Francis also said that “begging pardon is not the end of the matter,” adding that he “fully” agreed with skeptics who wanted actions. And he said that he hoped for further investigations and that “concrete ways” could be found to help survivors begin a path toward healing and reconciliation.

After delivering his speech, which he offered in Spanish and which was translated into English, Chief Wilton Littlechild of the Ermineskin Cree Nation, who had introduced the pope, fitted him with a headdress, its white feathers standing over his white robes. The crowd erupted in applause.

When Francis had finished his remarks, many who had listened said they were satisfied with his apology.

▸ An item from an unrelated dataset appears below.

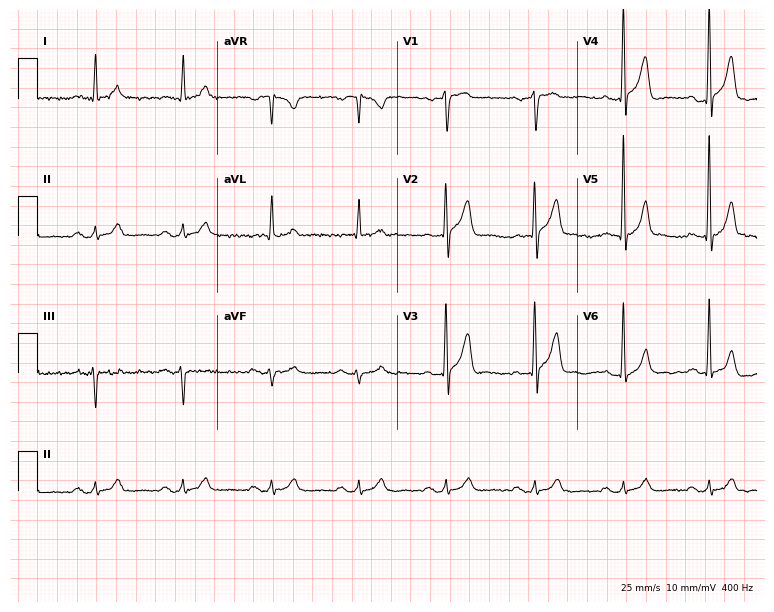
12-lead ECG (7.3-second recording at 400 Hz) from a 54-year-old male patient. Labelled as a normal ECG.

“It was genuine and it was good,” said Cam Bird, 42, a residential school survivor from Little Red River reserve in Saskatchewan. “He believes us.”

But others were still taking stock of what had just happened after so many generations of devastation and trauma.

“I haven’t really digested it yet,” said Barb Morin, 64, from Île-à-la-Crosse, Saskatchewan, whose parents suffered in residential schools and who wore a shirt reading “Residential School Survivors Never Forgotten.” “I’m having a really hard time internalizing this right now.”